Choosing a Root-Finding Method
- Continuity ensures that a bracketing method can reliably locate a root, as the existence of a sign change guarantees a solution within the interval.
- Differentiability allows for use of methods like Newton's, which rely on first derivatives to predict the root. If the derivative is unavailable, alternative methods such as secant or bisection are better options.
- Multiplicity of roots poses challenges for Newton’s method; when a root is not simple (e.g., f(r)=0 but f′(r)=0), the method can converge very slowly or fail entirely.
- Bracketing methods like bisection are robust because they systematically narrow the interval containing the root, but their linear convergence makes them slower for high-precision needs.

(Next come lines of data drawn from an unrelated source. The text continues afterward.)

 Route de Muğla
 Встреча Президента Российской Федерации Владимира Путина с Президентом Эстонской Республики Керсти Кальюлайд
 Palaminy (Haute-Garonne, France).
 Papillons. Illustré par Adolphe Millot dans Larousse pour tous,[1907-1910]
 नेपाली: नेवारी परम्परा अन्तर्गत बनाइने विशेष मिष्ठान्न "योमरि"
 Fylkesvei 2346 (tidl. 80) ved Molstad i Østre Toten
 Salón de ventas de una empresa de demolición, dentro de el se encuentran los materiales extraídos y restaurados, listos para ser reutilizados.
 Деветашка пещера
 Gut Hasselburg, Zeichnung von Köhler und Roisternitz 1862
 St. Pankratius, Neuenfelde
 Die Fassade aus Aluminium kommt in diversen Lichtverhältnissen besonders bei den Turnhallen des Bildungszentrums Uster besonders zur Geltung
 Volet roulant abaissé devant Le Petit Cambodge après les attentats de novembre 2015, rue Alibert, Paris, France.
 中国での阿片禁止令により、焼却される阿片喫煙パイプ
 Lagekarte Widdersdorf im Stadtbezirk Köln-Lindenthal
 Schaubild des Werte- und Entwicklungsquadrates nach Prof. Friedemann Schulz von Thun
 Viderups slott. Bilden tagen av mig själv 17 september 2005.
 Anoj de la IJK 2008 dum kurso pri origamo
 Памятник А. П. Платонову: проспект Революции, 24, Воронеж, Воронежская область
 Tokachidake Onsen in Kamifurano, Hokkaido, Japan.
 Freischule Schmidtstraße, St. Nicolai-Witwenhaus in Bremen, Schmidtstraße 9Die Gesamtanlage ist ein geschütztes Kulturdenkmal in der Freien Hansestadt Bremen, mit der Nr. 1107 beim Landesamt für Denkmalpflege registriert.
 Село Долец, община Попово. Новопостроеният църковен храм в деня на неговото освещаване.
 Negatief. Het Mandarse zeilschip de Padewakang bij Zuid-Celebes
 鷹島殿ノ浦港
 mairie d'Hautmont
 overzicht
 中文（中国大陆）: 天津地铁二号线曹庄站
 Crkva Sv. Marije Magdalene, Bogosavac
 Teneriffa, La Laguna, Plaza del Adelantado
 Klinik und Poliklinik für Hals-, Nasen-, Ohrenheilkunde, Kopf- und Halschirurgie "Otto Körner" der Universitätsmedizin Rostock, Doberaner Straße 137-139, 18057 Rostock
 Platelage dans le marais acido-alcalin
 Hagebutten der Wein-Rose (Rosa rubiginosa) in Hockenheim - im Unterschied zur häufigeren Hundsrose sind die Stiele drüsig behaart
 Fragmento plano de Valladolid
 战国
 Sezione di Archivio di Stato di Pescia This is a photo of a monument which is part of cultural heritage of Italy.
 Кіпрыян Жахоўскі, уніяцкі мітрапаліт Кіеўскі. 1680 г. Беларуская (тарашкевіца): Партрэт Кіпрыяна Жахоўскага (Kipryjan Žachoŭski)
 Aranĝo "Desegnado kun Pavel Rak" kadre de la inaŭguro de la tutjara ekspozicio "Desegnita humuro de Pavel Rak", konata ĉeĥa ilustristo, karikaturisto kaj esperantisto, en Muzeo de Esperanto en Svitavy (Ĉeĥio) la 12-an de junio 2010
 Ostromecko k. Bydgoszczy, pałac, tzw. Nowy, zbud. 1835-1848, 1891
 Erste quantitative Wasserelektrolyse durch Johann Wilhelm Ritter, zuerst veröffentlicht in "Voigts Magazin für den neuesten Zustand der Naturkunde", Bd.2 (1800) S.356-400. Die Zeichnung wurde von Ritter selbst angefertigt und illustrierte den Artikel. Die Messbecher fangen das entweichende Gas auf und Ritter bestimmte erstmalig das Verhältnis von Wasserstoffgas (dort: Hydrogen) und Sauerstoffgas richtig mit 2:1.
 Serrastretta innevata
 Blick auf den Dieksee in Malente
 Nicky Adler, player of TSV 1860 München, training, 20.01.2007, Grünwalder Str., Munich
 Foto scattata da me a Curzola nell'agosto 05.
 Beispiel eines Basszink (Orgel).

- Open methods such as Newton's or secant can converge much faster, often at a superlinear or quadratic rate, but they require good initial guesses to avoid divergence or incorrect results.
- Computational cost can escalate when functions or their derivatives are complex to evaluate, making derivative-free methods like secant attractive as they avoid calculating derivatives directly. However, they may require more iterations to achieve the same accuracy.
- Hybrid approaches combine reliability and speed by starting with a bracketing method like bisection to secure the root interval, then transitioning to faster methods like Newton's or secant once near the solution.
- Combination methods like Brent’s dynamically adapt between bracketing and open techniques, providing both robustness of convergence and faster refinement when conditions are favorable.
Example Flow of Decision
- Determine if f(x) has an easily detectable sign change.
- If a sign change is present, use bracketing methods like bisection or false position to isolate the root.
- If no sign change is found, scan the domain or apply domain knowledge to guess a valid interval.
- Assess if f′(x) is analytically or numerically cheap to compute.
- If derivatives are easy to compute, use Newton’s method for faster local convergence.
- If derivatives are not available or are expensive, use derivative-free methods like secant.
- Decide if reliability is a key priority for the solution.
- If reliability is critical, select robust methods like Brent’s, which combine bracketing and open steps.